§ **Data for review**:
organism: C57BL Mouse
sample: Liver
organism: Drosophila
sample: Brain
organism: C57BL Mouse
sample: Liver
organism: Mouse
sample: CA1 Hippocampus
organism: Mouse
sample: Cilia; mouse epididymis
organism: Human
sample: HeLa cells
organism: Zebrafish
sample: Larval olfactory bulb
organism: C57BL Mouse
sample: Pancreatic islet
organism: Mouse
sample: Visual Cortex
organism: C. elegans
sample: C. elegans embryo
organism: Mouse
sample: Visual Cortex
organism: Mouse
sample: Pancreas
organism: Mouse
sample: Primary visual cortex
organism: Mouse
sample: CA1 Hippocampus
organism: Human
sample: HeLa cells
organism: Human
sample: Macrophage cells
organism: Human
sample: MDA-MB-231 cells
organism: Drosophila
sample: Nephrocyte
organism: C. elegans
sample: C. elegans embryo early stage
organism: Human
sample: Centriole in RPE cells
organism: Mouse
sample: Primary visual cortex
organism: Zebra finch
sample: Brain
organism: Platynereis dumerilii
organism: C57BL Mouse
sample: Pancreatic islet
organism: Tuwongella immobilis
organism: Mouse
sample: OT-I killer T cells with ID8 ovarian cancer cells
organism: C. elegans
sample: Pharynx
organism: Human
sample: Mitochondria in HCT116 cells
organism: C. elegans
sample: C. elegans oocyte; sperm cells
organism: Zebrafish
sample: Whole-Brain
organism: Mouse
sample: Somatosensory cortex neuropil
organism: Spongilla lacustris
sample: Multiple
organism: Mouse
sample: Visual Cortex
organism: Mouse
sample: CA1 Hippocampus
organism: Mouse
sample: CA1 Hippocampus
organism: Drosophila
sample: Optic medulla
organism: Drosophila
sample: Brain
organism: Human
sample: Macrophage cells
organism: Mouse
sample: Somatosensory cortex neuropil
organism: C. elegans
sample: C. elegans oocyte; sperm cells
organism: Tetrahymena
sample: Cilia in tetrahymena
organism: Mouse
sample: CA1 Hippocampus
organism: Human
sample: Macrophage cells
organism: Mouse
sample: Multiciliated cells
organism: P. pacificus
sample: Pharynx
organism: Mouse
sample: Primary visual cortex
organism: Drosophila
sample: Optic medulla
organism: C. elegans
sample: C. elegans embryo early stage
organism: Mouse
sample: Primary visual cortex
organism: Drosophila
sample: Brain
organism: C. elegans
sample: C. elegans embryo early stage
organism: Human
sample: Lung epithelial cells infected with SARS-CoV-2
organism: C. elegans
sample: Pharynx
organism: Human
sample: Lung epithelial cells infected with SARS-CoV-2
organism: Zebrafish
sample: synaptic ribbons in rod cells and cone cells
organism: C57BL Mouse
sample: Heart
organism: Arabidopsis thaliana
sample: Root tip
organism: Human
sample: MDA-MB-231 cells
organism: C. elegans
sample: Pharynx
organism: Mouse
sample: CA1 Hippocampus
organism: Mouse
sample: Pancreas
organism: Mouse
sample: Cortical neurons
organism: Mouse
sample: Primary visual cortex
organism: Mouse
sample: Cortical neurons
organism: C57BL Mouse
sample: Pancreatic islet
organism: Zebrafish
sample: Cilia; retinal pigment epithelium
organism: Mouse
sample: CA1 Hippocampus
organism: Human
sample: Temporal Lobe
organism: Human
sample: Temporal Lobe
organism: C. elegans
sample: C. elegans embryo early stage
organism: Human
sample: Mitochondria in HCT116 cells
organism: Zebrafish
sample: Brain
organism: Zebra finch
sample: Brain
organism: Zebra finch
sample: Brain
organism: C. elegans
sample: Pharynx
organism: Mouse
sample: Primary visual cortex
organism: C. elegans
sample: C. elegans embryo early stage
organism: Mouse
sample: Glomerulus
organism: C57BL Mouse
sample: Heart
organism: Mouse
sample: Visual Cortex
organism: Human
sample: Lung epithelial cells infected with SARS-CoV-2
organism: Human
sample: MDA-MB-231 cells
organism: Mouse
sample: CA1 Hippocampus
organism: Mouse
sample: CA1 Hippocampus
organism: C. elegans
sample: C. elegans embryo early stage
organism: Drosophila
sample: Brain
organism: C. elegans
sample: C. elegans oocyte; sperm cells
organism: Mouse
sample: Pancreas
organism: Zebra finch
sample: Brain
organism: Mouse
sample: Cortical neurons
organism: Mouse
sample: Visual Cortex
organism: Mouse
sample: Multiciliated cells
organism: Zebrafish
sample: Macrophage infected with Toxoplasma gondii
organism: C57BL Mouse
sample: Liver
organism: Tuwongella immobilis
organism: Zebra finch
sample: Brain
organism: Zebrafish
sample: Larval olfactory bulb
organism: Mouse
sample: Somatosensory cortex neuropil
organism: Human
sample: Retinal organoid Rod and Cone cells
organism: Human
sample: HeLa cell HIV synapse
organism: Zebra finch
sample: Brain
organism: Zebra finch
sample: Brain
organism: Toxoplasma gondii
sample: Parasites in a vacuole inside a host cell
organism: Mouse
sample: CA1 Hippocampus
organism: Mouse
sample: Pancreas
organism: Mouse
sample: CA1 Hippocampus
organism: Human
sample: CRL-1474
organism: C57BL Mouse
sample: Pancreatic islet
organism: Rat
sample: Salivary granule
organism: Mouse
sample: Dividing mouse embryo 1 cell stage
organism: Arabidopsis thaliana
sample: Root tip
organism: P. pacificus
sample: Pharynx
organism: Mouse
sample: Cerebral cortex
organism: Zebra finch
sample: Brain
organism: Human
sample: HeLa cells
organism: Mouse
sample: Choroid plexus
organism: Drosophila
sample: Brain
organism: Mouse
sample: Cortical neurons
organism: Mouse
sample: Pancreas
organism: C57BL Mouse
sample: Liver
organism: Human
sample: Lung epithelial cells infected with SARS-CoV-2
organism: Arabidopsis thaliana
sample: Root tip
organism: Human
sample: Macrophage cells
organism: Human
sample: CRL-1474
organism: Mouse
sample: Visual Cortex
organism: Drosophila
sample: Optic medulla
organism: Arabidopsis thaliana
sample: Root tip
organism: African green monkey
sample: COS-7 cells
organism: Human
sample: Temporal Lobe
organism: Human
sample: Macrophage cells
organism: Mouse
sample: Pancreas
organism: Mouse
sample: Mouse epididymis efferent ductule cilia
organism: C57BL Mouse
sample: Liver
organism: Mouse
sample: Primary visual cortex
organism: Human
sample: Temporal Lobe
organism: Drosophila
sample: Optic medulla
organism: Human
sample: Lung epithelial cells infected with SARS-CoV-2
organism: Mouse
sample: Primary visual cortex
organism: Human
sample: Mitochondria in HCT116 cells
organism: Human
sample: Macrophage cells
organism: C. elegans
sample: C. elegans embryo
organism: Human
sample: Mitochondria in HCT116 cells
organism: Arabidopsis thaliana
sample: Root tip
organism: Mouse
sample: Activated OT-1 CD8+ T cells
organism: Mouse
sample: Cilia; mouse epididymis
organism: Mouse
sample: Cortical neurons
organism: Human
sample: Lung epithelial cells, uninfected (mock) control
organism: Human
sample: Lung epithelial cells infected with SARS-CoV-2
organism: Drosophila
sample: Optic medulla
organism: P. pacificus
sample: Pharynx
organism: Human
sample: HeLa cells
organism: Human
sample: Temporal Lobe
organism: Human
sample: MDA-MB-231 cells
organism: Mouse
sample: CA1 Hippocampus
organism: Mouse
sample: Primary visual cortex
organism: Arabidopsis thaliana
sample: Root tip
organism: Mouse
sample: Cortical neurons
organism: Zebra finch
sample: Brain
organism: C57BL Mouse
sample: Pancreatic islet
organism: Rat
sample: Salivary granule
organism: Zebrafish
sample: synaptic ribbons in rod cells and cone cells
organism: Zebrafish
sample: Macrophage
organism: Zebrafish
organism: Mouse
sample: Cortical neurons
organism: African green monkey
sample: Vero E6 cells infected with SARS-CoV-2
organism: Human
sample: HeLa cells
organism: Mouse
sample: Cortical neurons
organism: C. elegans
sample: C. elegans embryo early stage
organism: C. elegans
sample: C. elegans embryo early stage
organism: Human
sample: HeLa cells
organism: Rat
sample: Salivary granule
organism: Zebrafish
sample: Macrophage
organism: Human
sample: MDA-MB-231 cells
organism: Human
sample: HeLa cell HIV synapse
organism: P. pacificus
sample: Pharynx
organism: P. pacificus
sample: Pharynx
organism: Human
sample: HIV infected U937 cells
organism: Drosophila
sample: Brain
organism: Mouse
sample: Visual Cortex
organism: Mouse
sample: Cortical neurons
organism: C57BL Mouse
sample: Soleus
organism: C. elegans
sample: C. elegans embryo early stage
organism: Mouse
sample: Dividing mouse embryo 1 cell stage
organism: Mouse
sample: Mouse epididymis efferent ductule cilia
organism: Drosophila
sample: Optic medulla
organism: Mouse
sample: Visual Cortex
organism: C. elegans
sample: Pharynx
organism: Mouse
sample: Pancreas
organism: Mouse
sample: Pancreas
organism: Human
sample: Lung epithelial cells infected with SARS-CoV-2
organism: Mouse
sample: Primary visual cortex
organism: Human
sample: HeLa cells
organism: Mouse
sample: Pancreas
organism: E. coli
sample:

§ **Exercise instructions**: Return exactly, please, the lines of the material from the first one down to and including the line where "organism: Tetrahymena" appears.

§ **Problem solution**:
organism: C57BL Mouse
sample: Liver
organism: Drosophila
sample: Brain
organism: C57BL Mouse
sample: Liver
organism: Mouse
sample: CA1 Hippocampus
organism: Mouse
sample: Cilia; mouse epididymis
organism: Human
sample: HeLa cells
organism: Zebrafish
sample: Larval olfactory bulb
organism: C57BL Mouse
sample: Pancreatic islet
organism: Mouse
sample: Visual Cortex
organism: C. elegans
sample: C. elegans embryo
organism: Mouse
sample: Visual Cortex
organism: Mouse
sample: Pancreas
organism: Mouse
sample: Primary visual cortex
organism: Mouse
sample: CA1 Hippocampus
organism: Human
sample: HeLa cells
organism: Human
sample: Macrophage cells
organism: Human
sample: MDA-MB-231 cells
organism: Drosophila
sample: Nephrocyte
organism: C. elegans
sample: C. elegans embryo early stage
organism: Human
sample: Centriole in RPE cells
organism: Mouse
sample: Primary visual cortex
organism: Zebra finch
sample: Brain
organism: Platynereis dumerilii
organism: C57BL Mouse
sample: Pancreatic islet
organism: Tuwongella immobilis
organism: Mouse
sample: OT-I killer T cells with ID8 ovarian cancer cells
organism: C. elegans
sample: Pharynx
organism: Human
sample: Mitochondria in HCT116 cells
organism: C. elegans
sample: C. elegans oocyte; sperm cells
organism: Zebrafish
sample: Whole-Brain
organism: Mouse
sample: Somatosensory cortex neuropil
organism: Spongilla lacustris
sample: Multiple
organism: Mouse
sample: Visual Cortex
organism: Mouse
sample: CA1 Hippocampus
organism: Mouse
sample: CA1 Hippocampus
organism: Drosophila
sample: Optic medulla
organism: Drosophila
sample: Brain
organism: Human
sample: Macrophage cells
organism: Mouse
sample: Somatosensory cortex neuropil
organism: C. elegans
sample: C. elegans oocyte; sperm cells
organism: Tetrahymena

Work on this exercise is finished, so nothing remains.